Once called Longacre Square, there’s never been a shortage of activity since it was re-named Times Square back in 1904 when Teddy Roosevelt called the White House home.  Publisher Adolph Ochs had moved The New York Times into a newly-erected skyscraper on 42nd St. and convinced the mayor and city officials to construct a subway station which was an integral ingredient in making Times Square what it was–and is today.  When Ochs moved the paper’s headquarters across Broadway in 1913, the Times Building was re-named the Allied Chemical Building whose name remained for years until it became known simply as One Times Square.

One Times Square

The area grew in leaps and bounds and became a true focal point and as luminaries such as Irving Berlin, Fred Astaire and Charlie Chaplin became associated with this vast playground, Times Square was dubbed “The Tenderloin” because it was considered the most desirable location in Manhattan.  Speaking of tenderloin, the writer of this article vividly recalls “dining” at a place called Tad’s Steakhouse where the steaks were about as tender as a box of thick rubber bands but hey, what the hell, the meal only cost $2.49!

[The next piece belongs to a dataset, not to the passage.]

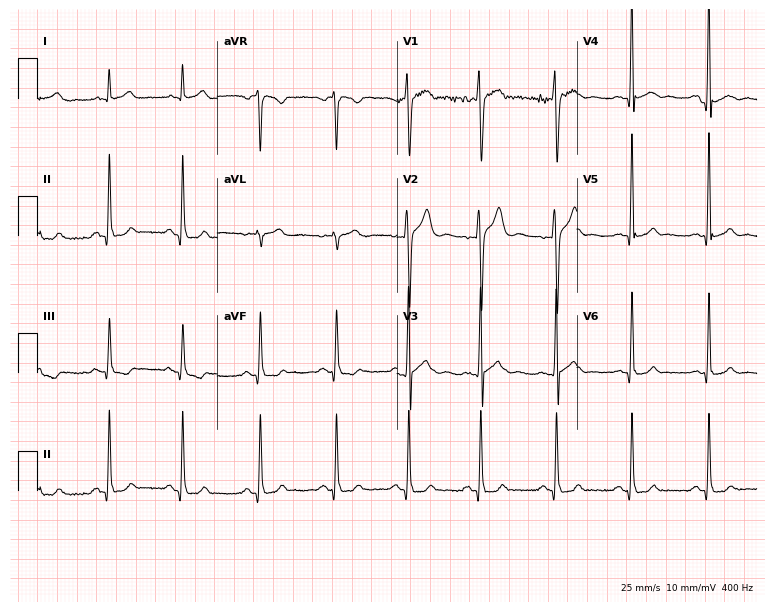
Electrocardiogram (7.3-second recording at 400 Hz), an 18-year-old male. Overall reading on record: normal ECG.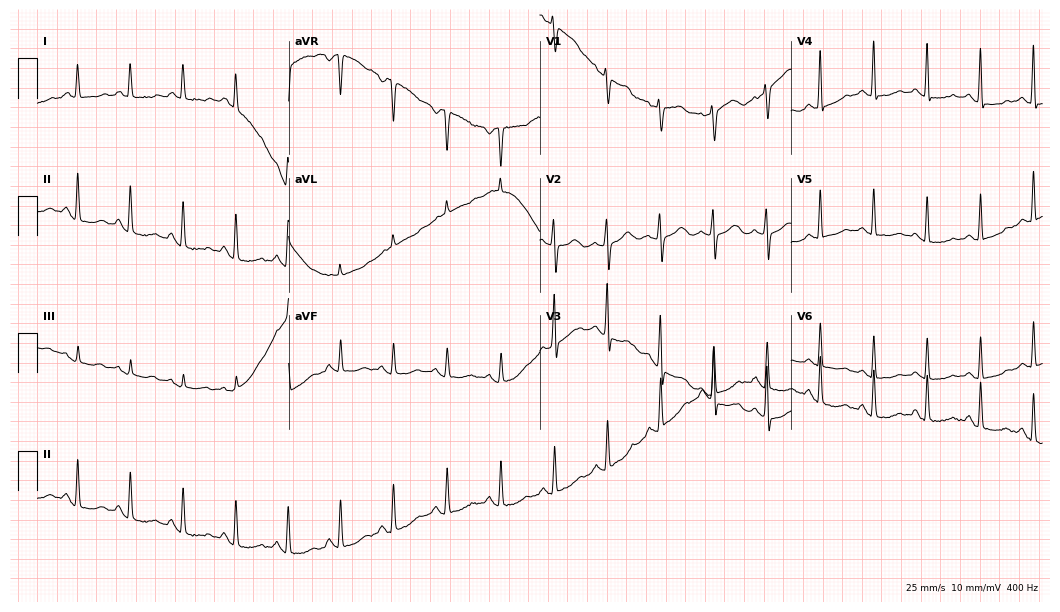
12-lead ECG (10.2-second recording at 400 Hz) from a woman, 62 years old. Screened for six findings — first-degree AV block, right bundle branch block, left bundle branch block, sinus bradycardia, atrial fibrillation, sinus tachycardia — none is recorded.

During the Depression, “The Great White Way” developed a black eye as gambling and prostitution became the order of the day.  The area had become considered downright dangerous.  Things continued their downward slide with the proliferation of Go-Go Bars (although too young to enter at the time, I remember trying to get a salacious glimpse through the window at the “Metropole”), sex shops, peep shows, “adult” theaters and whatnot.

In the 80s and 90s, Mayors Koch, Dinkins and Giuliani all made great strides in sweeping Times Square clean.  Peep shows were mostly out of sight, the “Squeegy Men” were washing windshields elsewhere and the area was gaining a new-found respectability.

In 2009 Mayor Bloomberg closed down traffic on Broadway between 42nd and 47th Streets which has made Times Square that much more pedestrian-friendly.

Billboards, bright lights and skyscrapers are present everywhere you look in Times Square.

Building owners are actually required to display illuminated signs–“spectaculars” and “jumbotrons” among them–which has put Times Square on a par with Las Vegas in the bright lights department.  You might say it’s all come a long way since the first electrified advertising sign appeared on the side of a bank at 46th and Broadway in 1904!

New Years Eve is of course the biggie.  A brief look back: in 1904, ’05 and ’06 there had been a fireworks display from atop the Times Building but, when city officials deemed it too dangerous, the first ball (Waterford Crystal) was dropped shortly before midnight on December 31, 1907.  During World War II, there was a minute of silence and a recording of church bells which replaced the luminous ball due to wartime blackout restrictions.

These days it’s an energy-efficient LED ball which has become a year-round thing used on such other occasions as Valentines Day and Halloween.  There are usually around a million revelers but as 1999 became 2000 there was a crowd estimated at twice that, making it the largest gathering in Times Square since the end of World War II in August, 1945.

And there you have it–Times Square, “The Crossroads of the World”–and the very core of The Big Apple!